In the heat of finals last semester I received a call from a friend at Columbia University asking me to come on a volunteer mission to the Jewish communities of Argentina and Uruguay. With blind faith that the mission would be a success, and knowing that this would be one of the last truly flexible summers I would be able to travel the world, I signed on.The objective of our mission was clear. Due to Argentina's recent economic collapse and the subsequent extreme devaluation of the peso, there is currently an inflated amount of poverty within the large South American republic. We were a group of 48 Jewish students from around the country going specifically to provide aid for the Jews of Argentina with a brief excursion into Uruguay.

[Author's Note: While the volunteer work was valuable, enlightening and defiantly the emphasis of our trip, I am going to focus more on our recreational run-ins with the Argentine culture. At the risk of sounding callous, exploring the new country and its culture were what truly made my trip worth it.]

While volunteering during the daytime hours, we took the afternoons and nights to explore this new and interesting place. Our first trip to a bowling alley may shed some light on where Argentina stands technologically (this barring Buenos Aires, which to me felt no different than New York).

As I bowled the first frame, I noticed that there was nothing electrical about the place. All of a sudden, a man - suspended upside down on something resembling a trapeze - lowered himself down beside the pins and manually reset them.

The lack of technology didn't stop there, however. Driving without traffic lights and stop signs certainly gave our cab rides much bang for their buck. Every corner was a game of chicken, and without seatbelts we held on tight.

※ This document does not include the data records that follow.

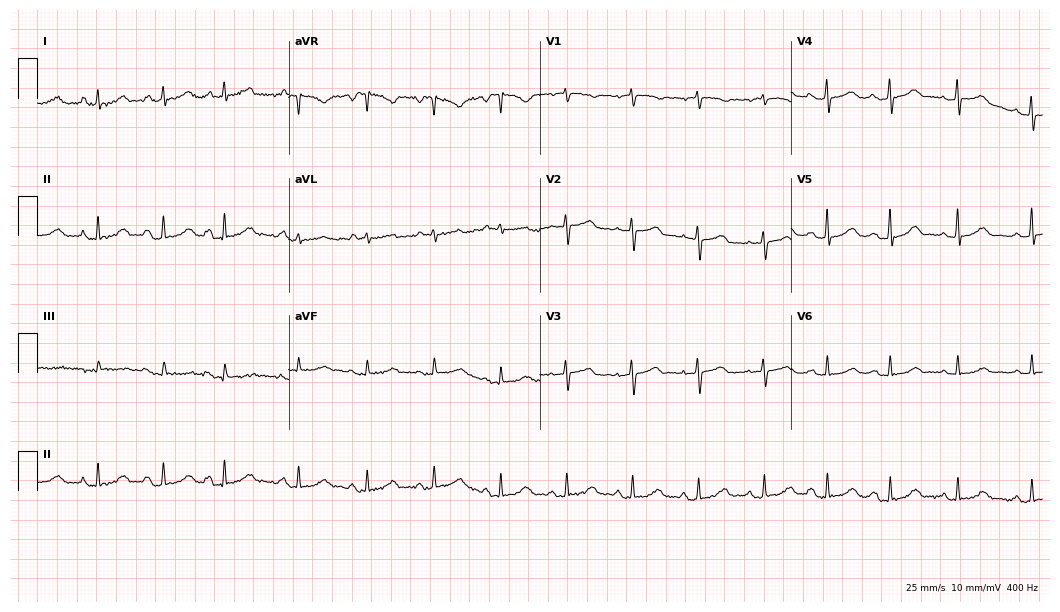
Electrocardiogram, a female patient, 74 years old. Overall reading on record: normal ECG.
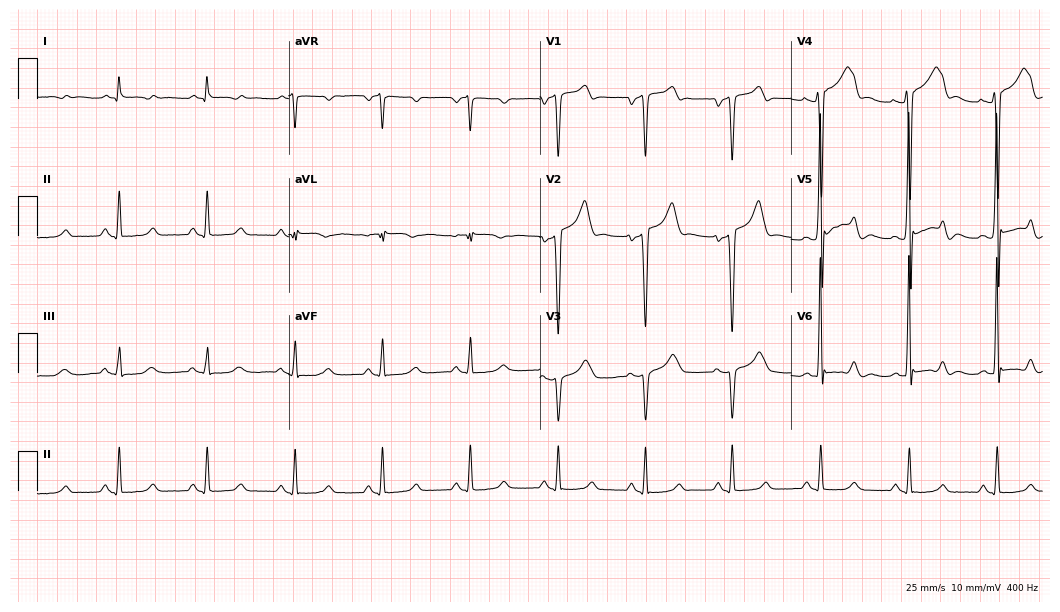
Resting 12-lead electrocardiogram (10.2-second recording at 400 Hz). Patient: a 55-year-old male. Read as a normal ECG.
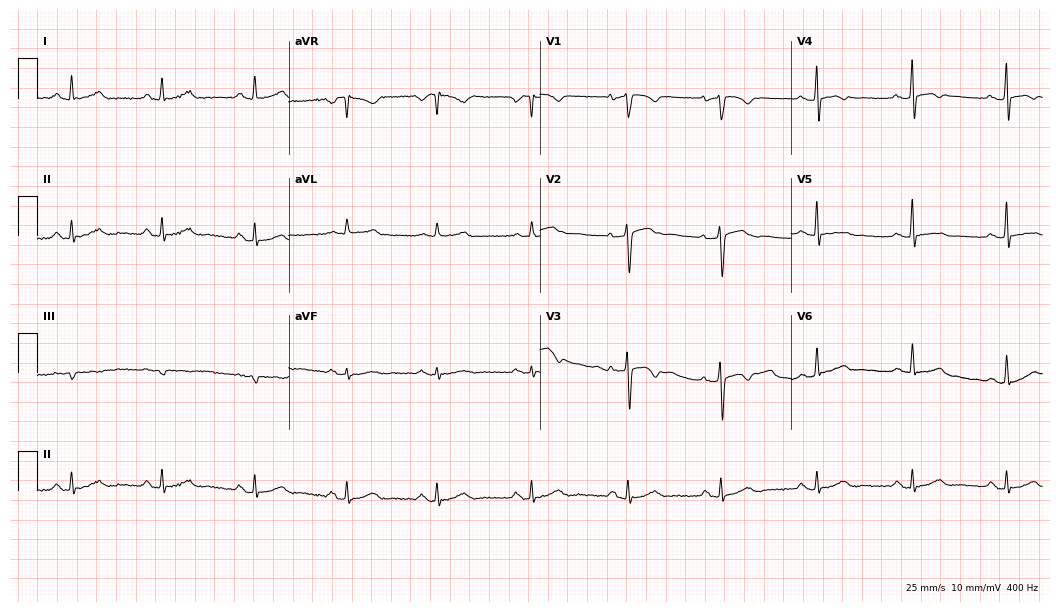
Electrocardiogram (10.2-second recording at 400 Hz), a male patient, 30 years old. Of the six screened findings (first-degree AV block, right bundle branch block (RBBB), left bundle branch block (LBBB), sinus bradycardia, atrial fibrillation (AF), sinus tachycardia), none is recorded. Findings outside these six are not listed.
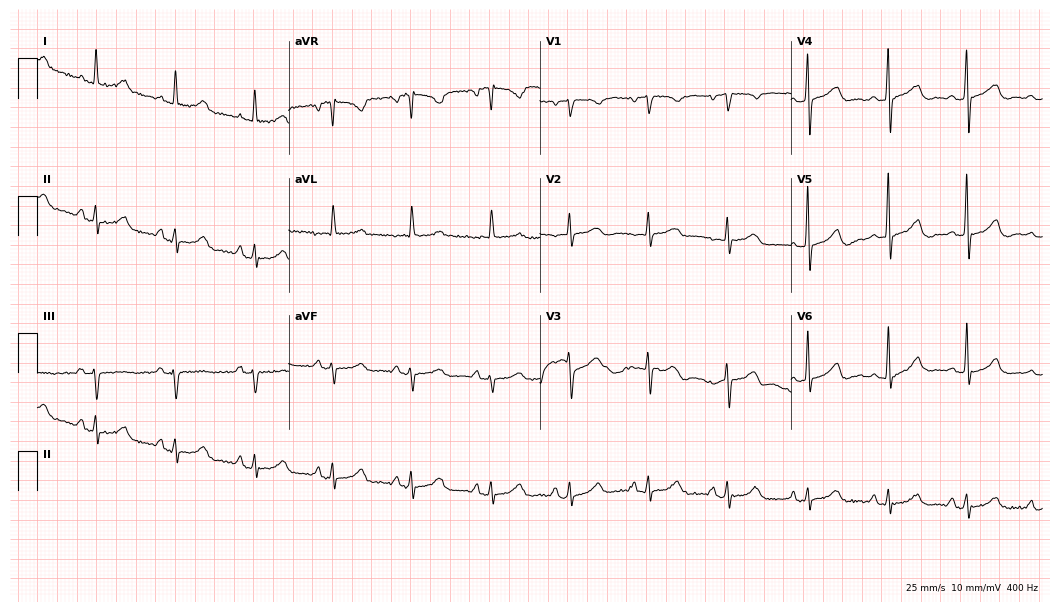
12-lead ECG from a 59-year-old female. Labelled as a normal ECG.

But perhaps the most appealing aspect of the Argentine culture was its casual feel. The people were warm, always offering to help and constantly reminding us of our "faster, less pleasant, hussle and bussle American styles of life." Truthfully, I didn't mind leaving my American pride behind as we watched coffee shops fill up during the day. There was a general emphasis on enjoying life that I have never felt in the United States.

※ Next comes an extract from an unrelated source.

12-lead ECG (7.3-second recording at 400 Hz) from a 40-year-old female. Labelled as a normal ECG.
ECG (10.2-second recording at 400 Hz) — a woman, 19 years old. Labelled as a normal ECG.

One particular manifestation of the relaxed Argentine culture was the siesta. Eerily similar to those afternoon naps afforded to us in nursery school, siesta meant that every day - from noon until four - everyone closes shop and goes home for an afternoon break (to our disdain, this included such establishments as banks and post offices). A friend of mine on our trip repeatedly theorized that this "adult naptime" breeds a general lethargy and laziness among the masses. I liked this new idea.

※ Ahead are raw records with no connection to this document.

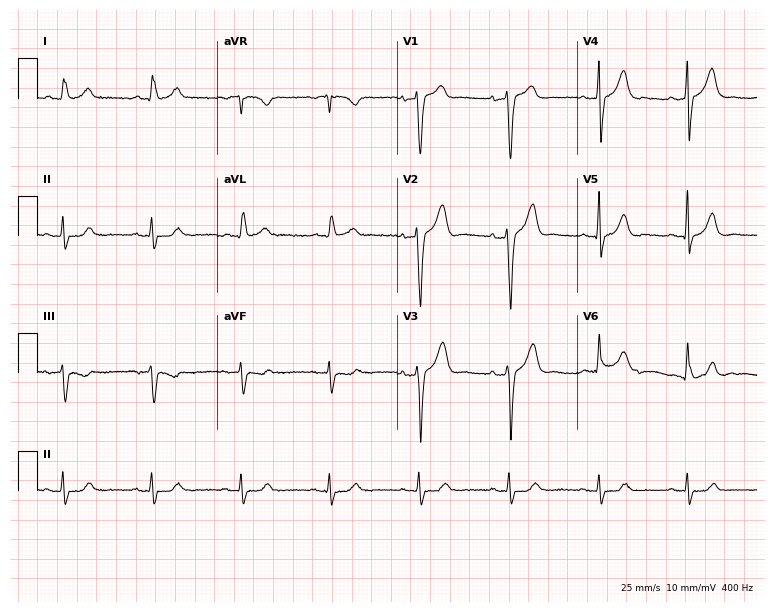
Resting 12-lead electrocardiogram (7.3-second recording at 400 Hz). Patient: a 65-year-old male. Read as a normal ECG.
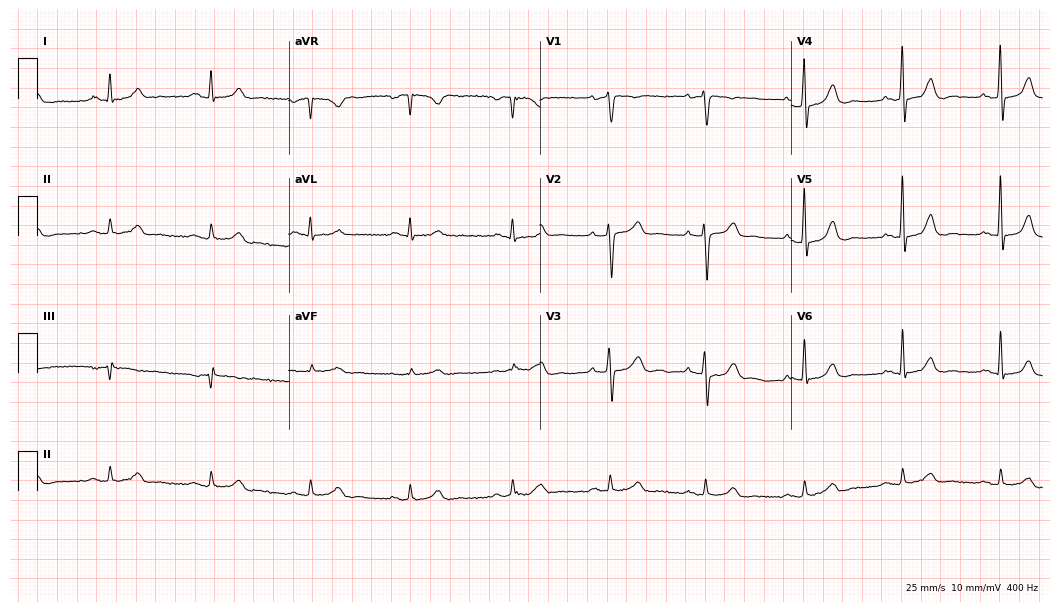
ECG (10.2-second recording at 400 Hz) — a male, 72 years old. Labelled as a normal ECG.
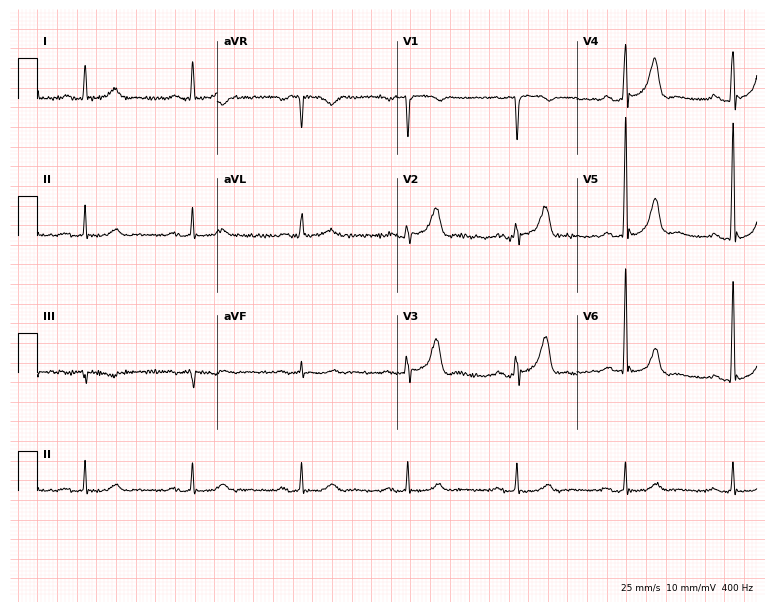
Electrocardiogram (7.3-second recording at 400 Hz), a male patient, 74 years old. Interpretation includes first-degree AV block.
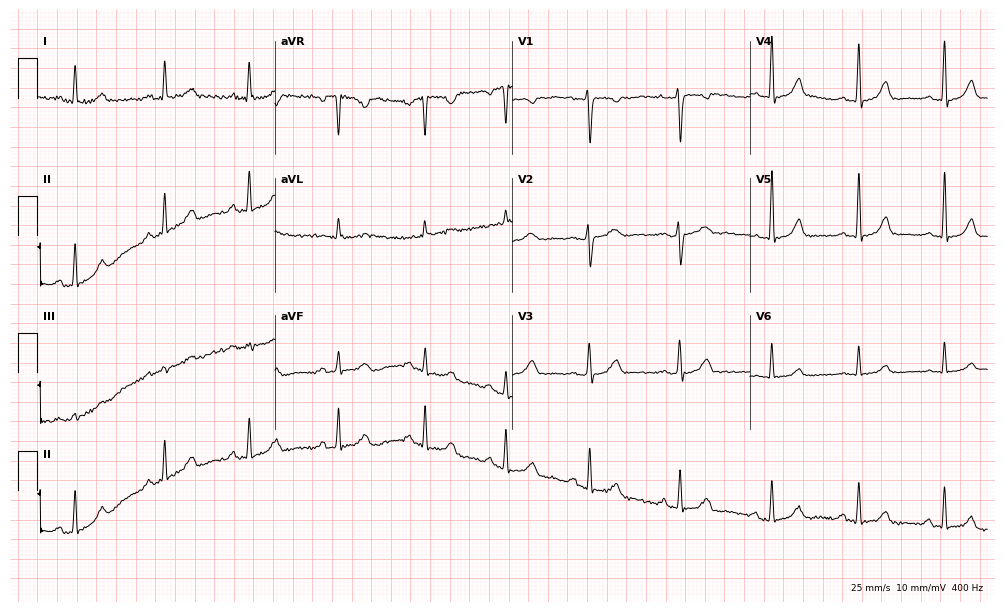
Standard 12-lead ECG recorded from a woman, 37 years old (9.7-second recording at 400 Hz). Read as a normal ECG.
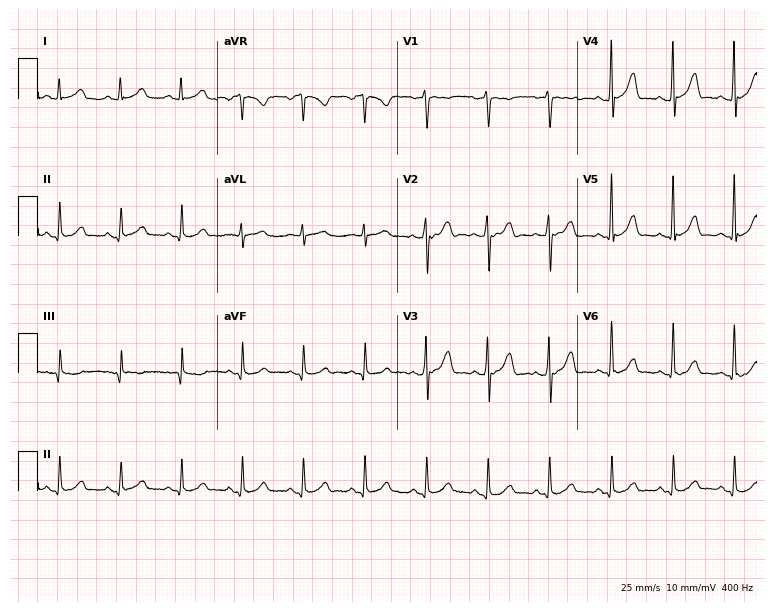
Standard 12-lead ECG recorded from a 46-year-old female patient (7.3-second recording at 400 Hz). None of these six findings is recorded: first-degree AV block, right bundle branch block (RBBB), left bundle branch block (LBBB), sinus bradycardia, atrial fibrillation (AF), sinus tachycardia. Other findings, if any, are not listed.
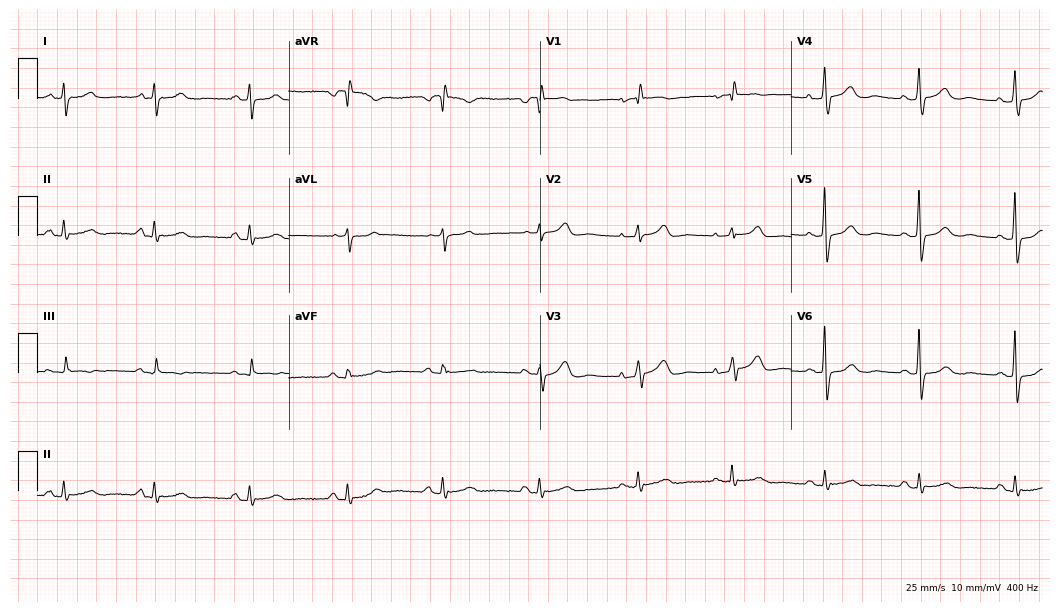
Resting 12-lead electrocardiogram (10.2-second recording at 400 Hz). Patient: a female, 69 years old. None of these six findings is recorded: first-degree AV block, right bundle branch block, left bundle branch block, sinus bradycardia, atrial fibrillation, sinus tachycardia. Findings outside these six are not listed.

Because they nap during the day, Argentineans sleep very few hours at night. In Buenos Aires there were entertainment establishments that did not open their doors until 1 a.m. or 2 a.m., which incidentally was the bedtime for the 10-year-old boy of one of our host families.

While talking of a trip to Argentina, it would be a crime to leave out one the country's main obsessions and bizarre practices. Argentineans love to Tango. As one would see beat-boxing or rapping on a given New York street, Argentine street musicians and performers set up shop - fully decked out in tuxedos and ballroom gowns - and dance in this highly refined manner waiting for change to be dropped in their hats.

Perhaps one of the most pleasant surprises to an American was the cost of goods and services in Argentina. Goods were cheap, but services were even cheaper. Horseback riding cost us five pesos for an hour - less than two dollars - and taxi rides were one tenth of the price they are in New York. Kosher steak dinners in Buenos Aires were five dollars for generously sized portions, and Internet usage was a mere 30 cents an hour. The devaluation of the peso took our dollars a long way.

With other excursions such as a tour of the famous Santa Fe beer factory, a soccer match and the famous Colon Theater, our trip was quite a window into the Argentine people and their way of life. So as our mission came to an end, I said goodbye to my "adult naptime" and our hazardous taxi rides. I knew that it was time to return to my "faster, less pleasant hussle and bussle American style of life.